* _Task statement_
Write out the stretch of lines below that begins at the line with "66 | 7.671 |" and ends at the line with "99 | 10.937 |", including both, exactly as given and nothing more.

* _Task material_
=== Begin Enclosure ===

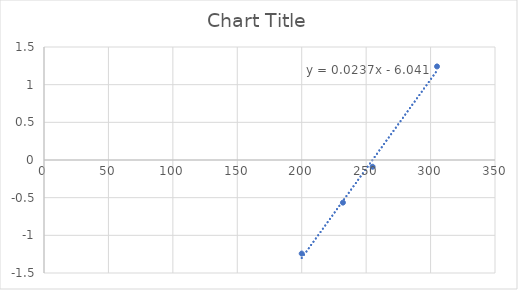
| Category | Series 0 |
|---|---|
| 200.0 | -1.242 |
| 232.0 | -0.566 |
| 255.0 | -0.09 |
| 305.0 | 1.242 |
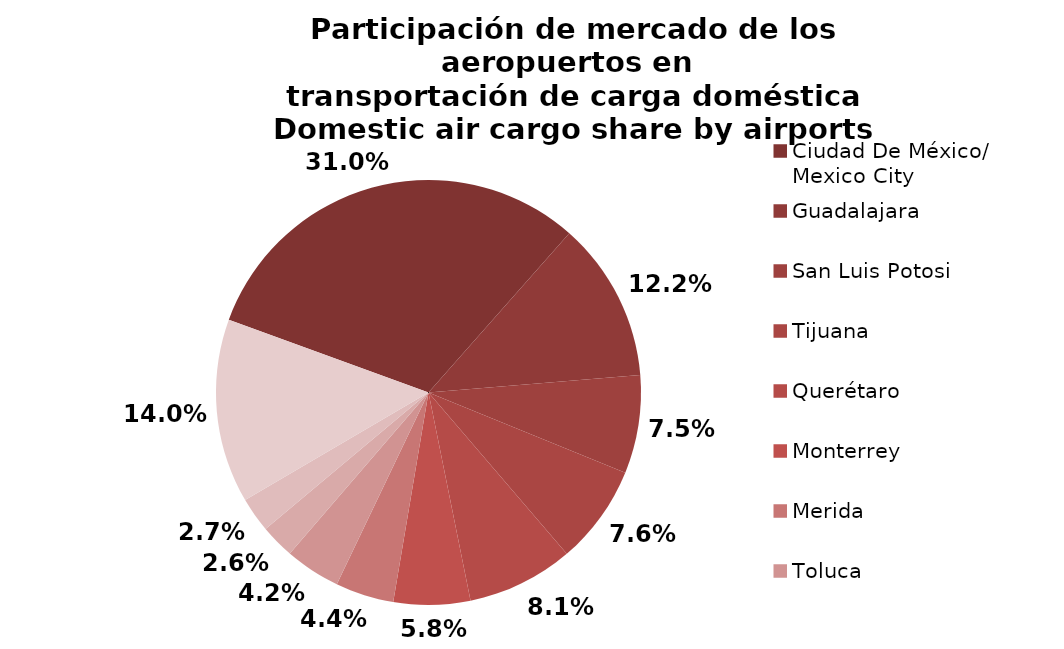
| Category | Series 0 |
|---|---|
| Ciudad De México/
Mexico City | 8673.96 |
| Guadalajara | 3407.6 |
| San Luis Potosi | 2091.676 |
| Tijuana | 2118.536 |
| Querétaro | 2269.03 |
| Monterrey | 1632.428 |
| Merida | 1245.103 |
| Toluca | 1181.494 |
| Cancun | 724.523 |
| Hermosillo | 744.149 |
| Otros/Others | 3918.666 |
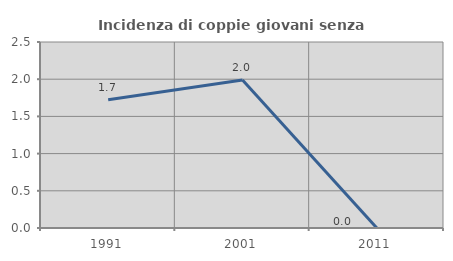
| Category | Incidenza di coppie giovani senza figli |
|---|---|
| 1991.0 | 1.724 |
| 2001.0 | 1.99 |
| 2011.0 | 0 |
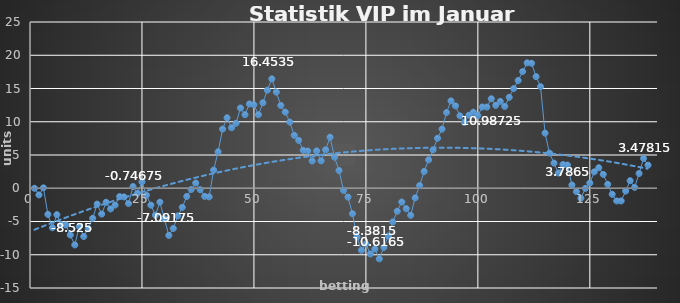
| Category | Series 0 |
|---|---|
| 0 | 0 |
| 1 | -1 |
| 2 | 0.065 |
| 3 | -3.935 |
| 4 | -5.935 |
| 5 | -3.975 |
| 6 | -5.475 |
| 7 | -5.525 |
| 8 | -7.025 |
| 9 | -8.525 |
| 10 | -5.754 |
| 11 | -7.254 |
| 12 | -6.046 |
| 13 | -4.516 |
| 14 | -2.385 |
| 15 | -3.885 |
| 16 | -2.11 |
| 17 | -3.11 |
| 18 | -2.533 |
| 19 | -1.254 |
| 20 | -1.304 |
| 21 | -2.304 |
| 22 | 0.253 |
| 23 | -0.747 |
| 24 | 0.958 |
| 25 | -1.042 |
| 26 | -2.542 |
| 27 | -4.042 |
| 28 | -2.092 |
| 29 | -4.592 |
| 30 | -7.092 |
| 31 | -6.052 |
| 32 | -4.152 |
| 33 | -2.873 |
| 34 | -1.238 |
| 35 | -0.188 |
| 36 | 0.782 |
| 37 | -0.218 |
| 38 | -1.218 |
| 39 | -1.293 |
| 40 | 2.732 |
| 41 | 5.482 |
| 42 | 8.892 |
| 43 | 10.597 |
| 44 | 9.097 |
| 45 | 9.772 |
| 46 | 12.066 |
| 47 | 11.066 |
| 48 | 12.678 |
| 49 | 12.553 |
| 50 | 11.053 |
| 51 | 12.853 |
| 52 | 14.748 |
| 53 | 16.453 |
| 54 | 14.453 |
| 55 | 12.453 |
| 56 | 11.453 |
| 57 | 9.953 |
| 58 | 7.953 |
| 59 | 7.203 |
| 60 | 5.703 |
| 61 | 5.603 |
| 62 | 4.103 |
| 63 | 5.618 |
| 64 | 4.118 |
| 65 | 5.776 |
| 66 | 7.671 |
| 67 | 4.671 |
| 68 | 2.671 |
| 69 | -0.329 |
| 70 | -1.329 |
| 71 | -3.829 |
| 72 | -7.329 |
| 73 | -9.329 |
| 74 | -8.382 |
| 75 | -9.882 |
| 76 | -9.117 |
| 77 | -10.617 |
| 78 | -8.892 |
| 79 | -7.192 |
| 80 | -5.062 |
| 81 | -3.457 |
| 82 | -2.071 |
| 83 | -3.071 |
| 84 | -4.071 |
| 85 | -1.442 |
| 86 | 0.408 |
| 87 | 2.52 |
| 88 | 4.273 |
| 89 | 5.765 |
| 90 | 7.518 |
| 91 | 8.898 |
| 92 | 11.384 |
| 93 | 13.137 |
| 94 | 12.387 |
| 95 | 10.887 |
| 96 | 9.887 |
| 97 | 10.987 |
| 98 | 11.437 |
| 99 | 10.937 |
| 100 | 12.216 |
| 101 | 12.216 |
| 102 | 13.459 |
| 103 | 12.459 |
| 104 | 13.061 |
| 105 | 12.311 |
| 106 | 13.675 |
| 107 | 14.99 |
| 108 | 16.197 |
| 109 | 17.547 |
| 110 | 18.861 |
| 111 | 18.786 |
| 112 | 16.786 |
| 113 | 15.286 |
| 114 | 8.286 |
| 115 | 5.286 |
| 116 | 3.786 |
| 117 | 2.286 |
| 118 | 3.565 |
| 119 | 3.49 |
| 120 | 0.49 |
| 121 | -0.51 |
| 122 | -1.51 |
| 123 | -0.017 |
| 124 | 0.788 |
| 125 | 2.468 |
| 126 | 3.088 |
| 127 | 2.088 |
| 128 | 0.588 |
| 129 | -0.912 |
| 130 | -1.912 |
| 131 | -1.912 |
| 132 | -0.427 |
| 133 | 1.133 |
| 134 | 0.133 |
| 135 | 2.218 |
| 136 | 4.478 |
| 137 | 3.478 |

=== End Enclosure ===
=== Begin Enclosure ===

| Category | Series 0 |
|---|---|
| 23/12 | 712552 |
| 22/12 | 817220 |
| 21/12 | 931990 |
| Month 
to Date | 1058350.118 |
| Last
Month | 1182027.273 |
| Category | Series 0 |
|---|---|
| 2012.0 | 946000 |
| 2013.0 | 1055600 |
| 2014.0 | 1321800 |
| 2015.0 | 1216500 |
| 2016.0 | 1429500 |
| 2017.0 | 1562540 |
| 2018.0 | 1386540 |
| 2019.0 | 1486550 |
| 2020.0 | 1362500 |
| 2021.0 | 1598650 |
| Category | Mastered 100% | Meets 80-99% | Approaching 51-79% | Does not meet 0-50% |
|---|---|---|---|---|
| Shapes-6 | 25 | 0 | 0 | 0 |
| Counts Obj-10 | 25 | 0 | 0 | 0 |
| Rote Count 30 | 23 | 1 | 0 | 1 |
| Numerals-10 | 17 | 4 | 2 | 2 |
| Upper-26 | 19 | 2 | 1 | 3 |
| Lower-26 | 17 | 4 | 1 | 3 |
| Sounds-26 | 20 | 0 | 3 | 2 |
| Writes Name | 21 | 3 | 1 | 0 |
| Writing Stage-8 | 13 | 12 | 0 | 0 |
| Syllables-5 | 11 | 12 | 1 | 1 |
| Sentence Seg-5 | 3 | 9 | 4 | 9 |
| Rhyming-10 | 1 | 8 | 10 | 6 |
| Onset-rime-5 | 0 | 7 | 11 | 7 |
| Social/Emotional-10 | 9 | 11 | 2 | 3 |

=== End Enclosure ===

* _Answer to the problem_
| 66 | 7.671 |
| 67 | 4.671 |
| 68 | 2.671 |
| 69 | -0.329 |
| 70 | -1.329 |
| 71 | -3.829 |
| 72 | -7.329 |
| 73 | -9.329 |
| 74 | -8.382 |
| 75 | -9.882 |
| 76 | -9.117 |
| 77 | -10.617 |
| 78 | -8.892 |
| 79 | -7.192 |
| 80 | -5.062 |
| 81 | -3.457 |
| 82 | -2.071 |
| 83 | -3.071 |
| 84 | -4.071 |
| 85 | -1.442 |
| 86 | 0.408 |
| 87 | 2.52 |
| 88 | 4.273 |
| 89 | 5.765 |
| 90 | 7.518 |
| 91 | 8.898 |
| 92 | 11.384 |
| 93 | 13.137 |
| 94 | 12.387 |
| 95 | 10.887 |
| 96 | 9.887 |
| 97 | 10.987 |
| 98 | 11.437 |
| 99 | 10.937 |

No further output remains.